I have noticed for some strange behavior while adding two doubles, sometimes it works correct, and sometimes not!

Here is the first example:

double num1 = 0.1 + 0.7; //Guess the result?

Easy - 0.8 !!! or not?

Look at the strange result:

And guess what, the if statement is going inside the else block, and prints the num1 - and no, it doesn't prints 0.799999999999993, it prints 0.8.

So I have gone one more step forward and tried this code:

if (0.1 + 0.7 == 0.8) //Returns false ??
{
    Console.WriteLine("Correct");
}

OK, strange, but now I found the correct way, it should use f (float). As I remember double has many spaces, so it can contain higher numbers, maybe this is the cause.

float num2 = 0.1f + 0.7f;

if (num2 == 0.8f) //Perfect - finally works !!!
{
    Console.WriteLine("Correct");
}
else
{
    Console.WriteLine(num2);
}

But now, I try this - and again it returns false, why?

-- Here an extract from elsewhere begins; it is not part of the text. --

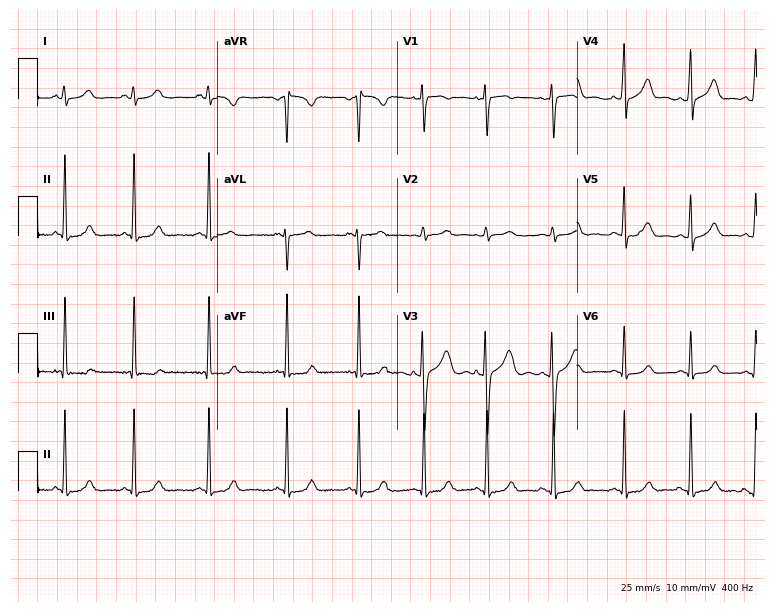
12-lead ECG from an 18-year-old female patient. Labelled as a normal ECG.
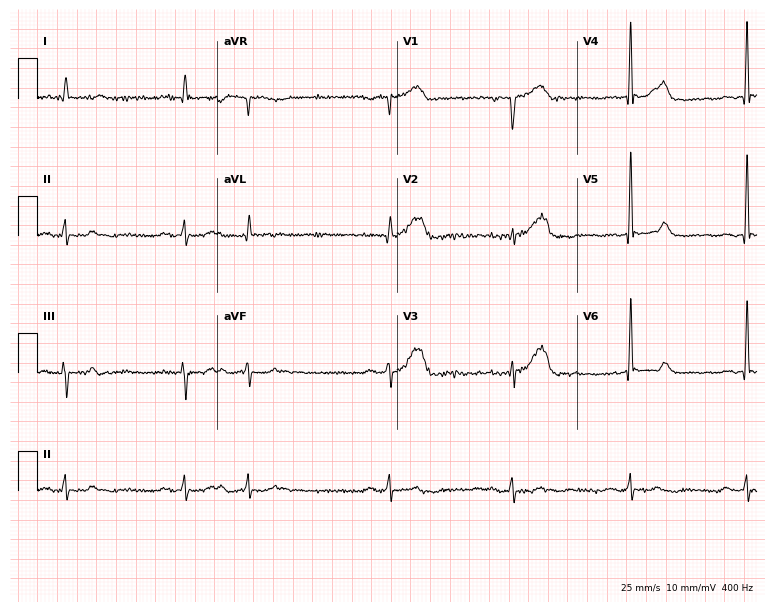
Electrocardiogram (7.3-second recording at 400 Hz), a 78-year-old male patient. Of the six screened findings (first-degree AV block, right bundle branch block, left bundle branch block, sinus bradycardia, atrial fibrillation, sinus tachycardia), none is recorded.
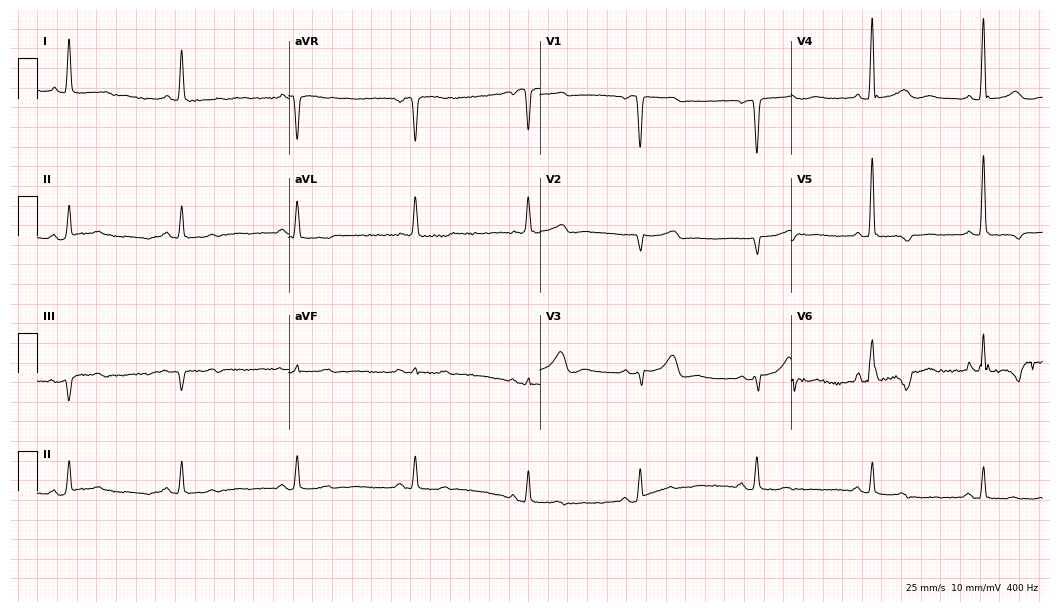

if (0.1f + 0.7f == 0.8f) //Returns false :(
{
    Console.WriteLine("Correct");
}

The watch results when debugging it:

Can someone explain me what's wrong here? Are those bugs?

Thanks in advance.

Floating point arithmetic is not precise. You should read the article What Every Computer Scientist Should Know About Floating-Point Arithmetic. If you want your calculations to be precise in a decimal sense, you should use the decimal type, where 0.1m + 0.7m == 0.8m is true. You should note that decimal uses floating point numbers just like float and double, except that the base is 10, not 2. Since dealing with base 2 is so much easier and highly-optimized, decimal is much slower. It also has its own inaccuracies, it's only precise when dealing with numbers that can be represented in a short number of decimal digits (like 0.7 and 0.1), making it good for financial data.

Another useful article to understand floating point numbers is Wikipedia's Double-precision floating-point format.

Call the Math.Round method to ensure that both values have the same precision. The following example modifies a previous example to use this approach so that two fractional values are equivalent:

using System;

public class Example
{
   public static void Main()
   {
      double value1 = .333333333333333;
      double value2 = 1.0/3;
      int precision = 7;
      value1 = Math.Round(value1, precision);
      value2 = Math.Round(value2, precision);
      Console.WriteLine("{0:R} = {1:R}: {2}", value1, value2, value1.Equals(value2));
   }
}
// The example displays the following output: 
//        0.3333333 = 0.3333333: True

Here is the answer: http://www.codeproject.com/Articles/383871/Demystify-Csharp-floating-point-equality-and-relat

Floating values are only approximations. To compare two floating point values you need to check the difference between them. The difference cannot be greater than float.Epsilon

Use this to compare these values:

bool AlmostEqualDoubles(double nVal1, double nVal2, int nPrecision = 6)
{
   nPrecision = Math.Max(Math.Min(16, nPrecision), 0);
   double nEpsilon = 1.0;
   for (int i = 0; i < nPrecision; i++) nEpsilon *= 0.1;       
   return (nVal2 - nEpsilon) < nVal1 && nVal1 < (nVal2 + nEpsilon);
}

internally, a double is stored in bits, in base-2. All integers can be represented exactly in base-2, but when it comes to fractions, it;s another matter all together.

The same way that we cannot precisely respresent the result of 1/3 in our decimal system, in a binary system you cannot represent all fractions. Since decimal is base-10, it is easy to represent x/10 in decimal, but in base-2, it is impossible for some x.

So whenever you use doubles, always be aware of some rounding errors.

For this reason, doubles are not to be used whenever exact numbers are required, as with monetary amounts.